Second, I distinguish my definition of inference from the narrow domain of frequentist hypothesis testing. In some domains, particularly psychology, statistical inference has historically been synonymous with hypothesis testing. In my formulation, hypothesis testing would be one approach among a broad class of methodologies for learning about the data generating process that also includes Bayesian methods, techniques for interpreting deep learning models, and others discussed elsewhere in this article. My definition of "inference" is more similar to the concept of "scientific inference" discussed by e.g. Hubbard, Haig, and Parsa: "discovery of replicable and empirically generalizable findings". In an exploration of the purpose of hypothesis testing, p-values, and significance levels, Billheimer advocate for "Predictive inference" summarized as follows: "Rather than infer the value of a parameter that can never be observed, our inferential focus should be the prediction of future observable quantities". Billheimer's recommendation, building on work by de Finetti, Geisser, and others, is that testable predictions of future observable values should be the currency for evaluating the performance of a model and identifying the reliability of inferences about parameters. This is compatible with the balanced perspective advocated in this section and similar to the concept of "correspondence to observable reality" articulated as a virtue of statistical practice by Gelman and Hennig.

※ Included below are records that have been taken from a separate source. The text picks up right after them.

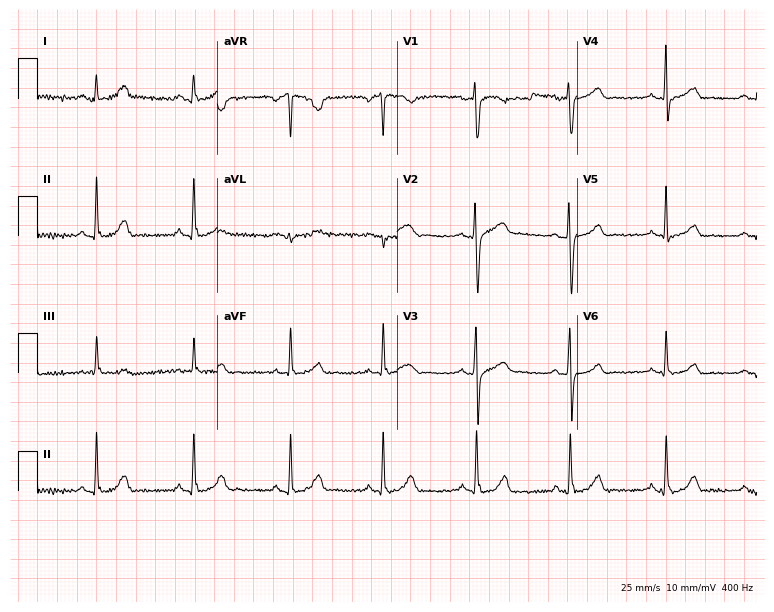
12-lead ECG (7.3-second recording at 400 Hz) from a female patient, 38 years old. Screened for six findings — first-degree AV block, right bundle branch block, left bundle branch block, sinus bradycardia, atrial fibrillation, sinus tachycardia — none is recorded. Findings outside these six are not listed.
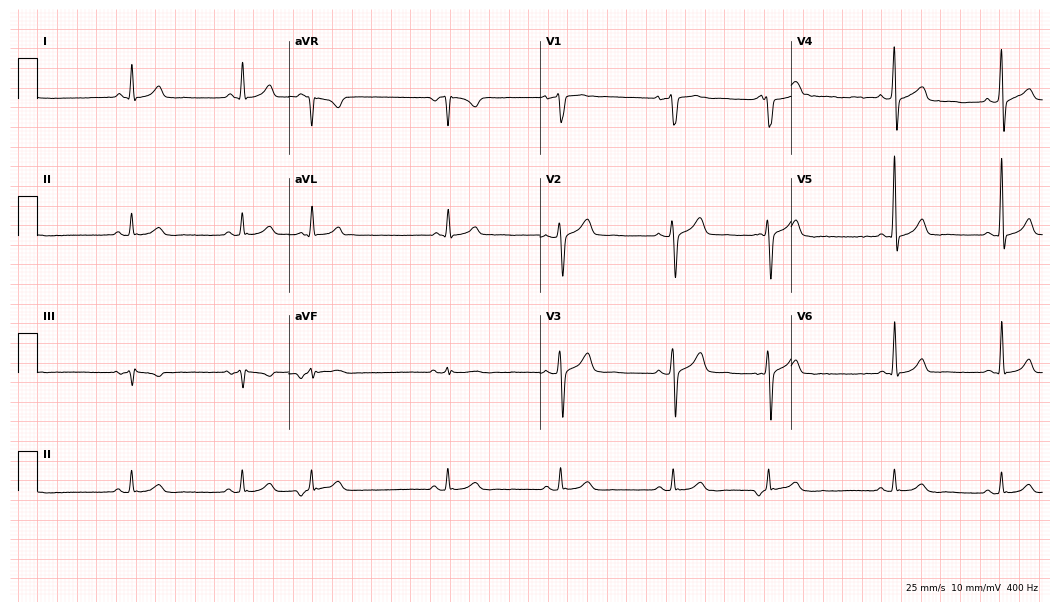
ECG (10.2-second recording at 400 Hz) — a male, 50 years old. Screened for six findings — first-degree AV block, right bundle branch block (RBBB), left bundle branch block (LBBB), sinus bradycardia, atrial fibrillation (AF), sinus tachycardia — none is recorded. Only these six findings were labelled.
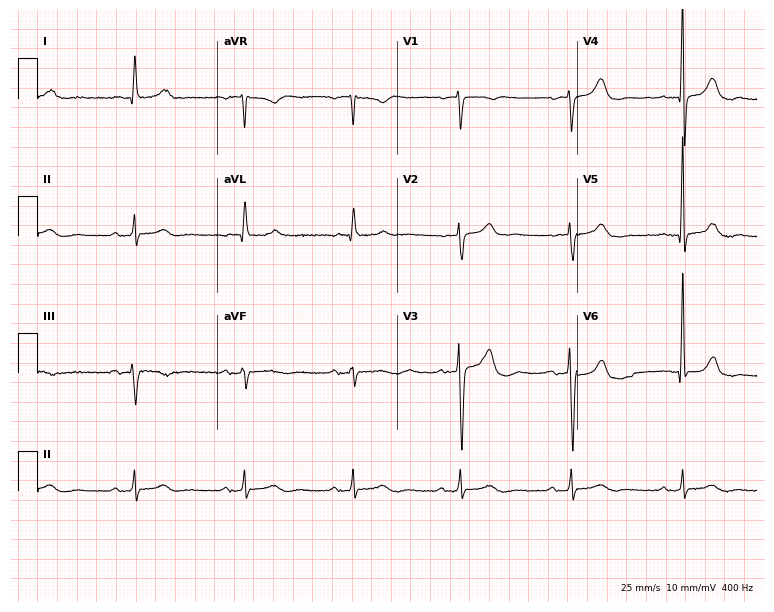
ECG — a 79-year-old male patient. Labelled as a normal ECG.
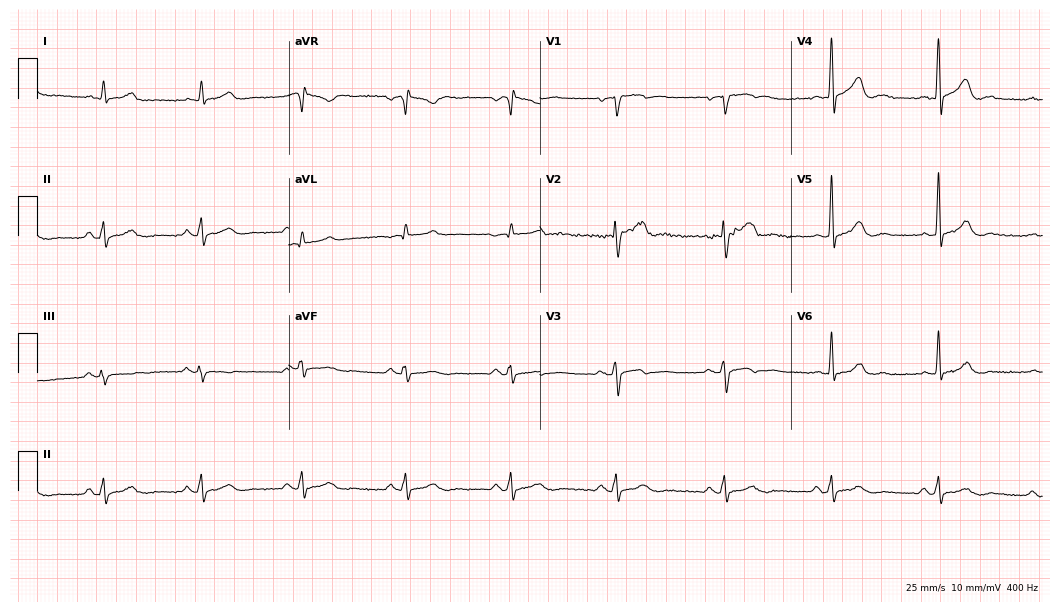
Electrocardiogram, a male patient, 57 years old. Overall reading on record: normal ECG.

Next, I consider the familiar distinction between correlation and causation. The rich literature on causal inference carefully defines the meaning of the causal effect of an intervention assigned to a unit and establishes multiple frameworks and a variety of empirical methods for measuring causal effects from observational and experimental data. In both business and research settings, constraints on the ability to control assignment mechanisms and other system factors often limit the extent to which causal effects can be isolated and measured. As a result, it is often necessary for data scientists to, for example, analyze descriptive correlations within datasets or to model data with known (and unknown) confounding variables that may not be fully observed. For analyses focused on the goal of prediction, data scientists must recognize how these limitations affect the generalizability of their models. A predictive model that learns a correlation between a particular predictor and a dependent variable of interest may perform poorly on out of sample cases where an unobserved confounding predictor or an additional cause has changed. For analysis focused on the goal of inference, it is critical to understand the limitations of a dataset or study design for identifying causation to avoid over-interpreting inferences.

Finally, inferences under any particular model (however simple or complex) are subject to the assumption that the model accurately describes the data generating process. Amrhein, Trafimow, and Greenland suggests treating inferential statistics as "unstable local descriptions of relations between models and the obtained data". Analysts should fit a variety of models, systematically compare their performance, and generalize when possible using continuous model expansion to help mitigate the effects of this localization. Ultimately these considerations provide an explication of how inference is a useful procedure for analysts and organizations to learn from data. The iterative process of designing models, applying them to data, checking their predictive performance, and interpreting the models' parameters and behavior all promotes understanding of the data generating system being modeled.